For a given array of sequence data and a frame offset (track_frame), the census function splits the sequence into nucleotide triplets from the offset and searches for open reading frames. A subsequence is considered an ORF by this strategy if the ATG START codon is encountered and later followed by any STOP codon.

Our example finishes with the familiar specification of the location of input sequence data and the construction of the census itself. Here we specify a census of all 1Mbp regions with no overlap (that is, the stride is equal to the size of the regions) and instantiate our new MyCustomSimpleORFCounterStrategy with a keyword requiring valid ORFs to be at least 30 codons in length (excluding start and stop).
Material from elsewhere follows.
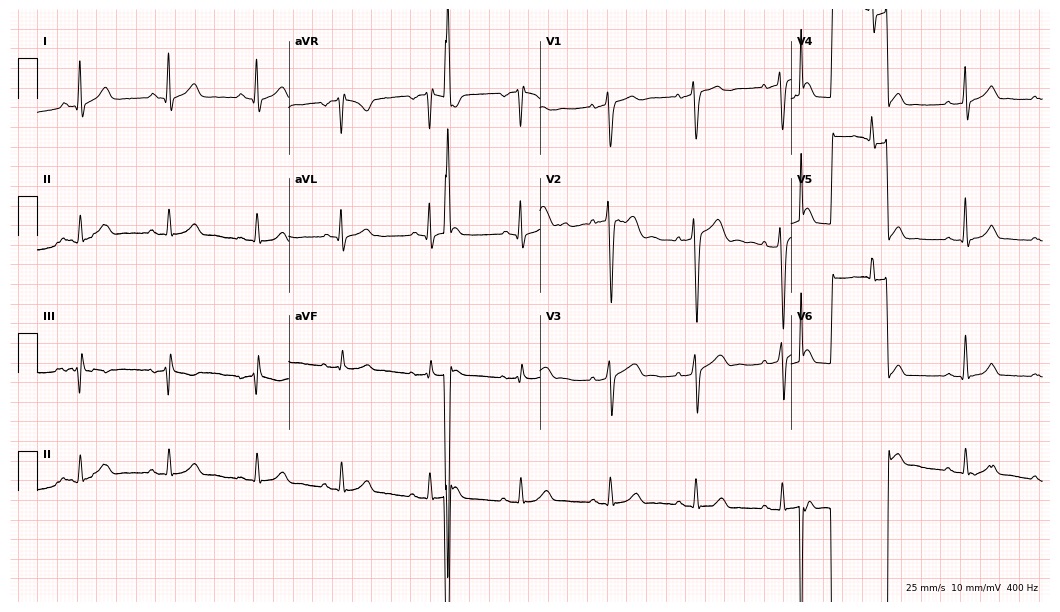
Electrocardiogram, a 35-year-old male patient. Of the six screened findings (first-degree AV block, right bundle branch block, left bundle branch block, sinus bradycardia, atrial fibrillation, sinus tachycardia), none is recorded.

Every strategy’s census function is expected to return a numerical result that can be used to rank and sort regions, in this scenario, census returns the number of ORFs found.

Note also, strategies may specify any number of keyword arguments that are not found in the BaseStrategy. In our example, min_codons can be set by a user to specify how many codons must lie between an opening and closing codon to be counted as an open reading frame. We store this value as a member of the strategy object on line 18 and use it on line 35 to ensure the orfs counter is only incremented when the length of the current open reading frame has exceeded the provided threshold. One could store any number of configurable parameters inside of the strategy class in this fashion. This framework allows one to increase the complexity of strategies while still providing a friendly and interchangeable interface for end users.